What the exercise asks: Your copy begins at the line with "Fx present but" and runs through the end of the data below. Set down only those lines exactly, without pictures.

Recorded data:
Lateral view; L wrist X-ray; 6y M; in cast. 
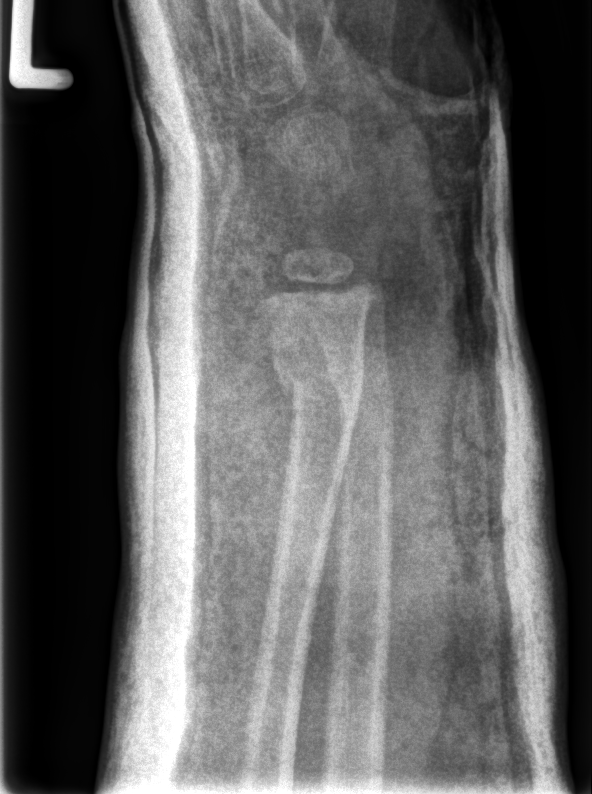

AO code: 23-M/3.1
Fracture: 2 @ (left=271, top=362, right=367, bottom=414), (left=324, top=352, right=396, bottom=419)
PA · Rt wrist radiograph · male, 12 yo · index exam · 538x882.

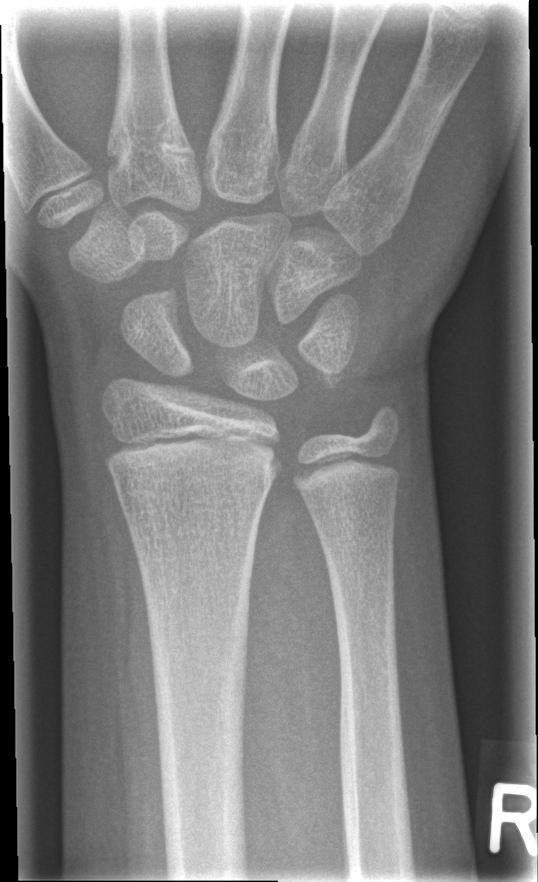 Fx present but not clearly seen in this view.
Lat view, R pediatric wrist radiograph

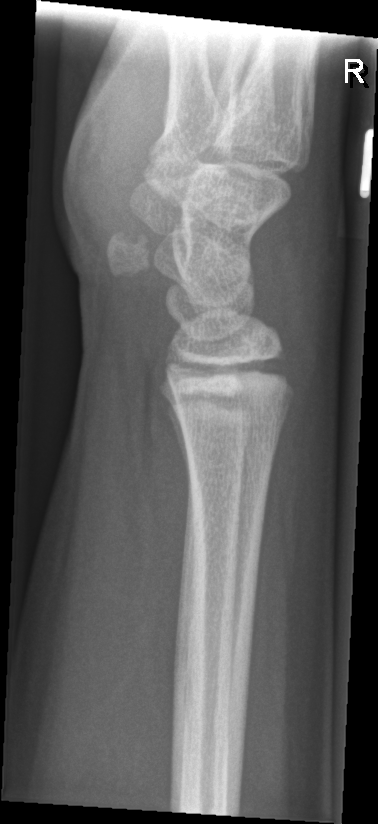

Response area:
 Fx present but not clearly seen in this view.
Lat view, R pediatric wrist radiograph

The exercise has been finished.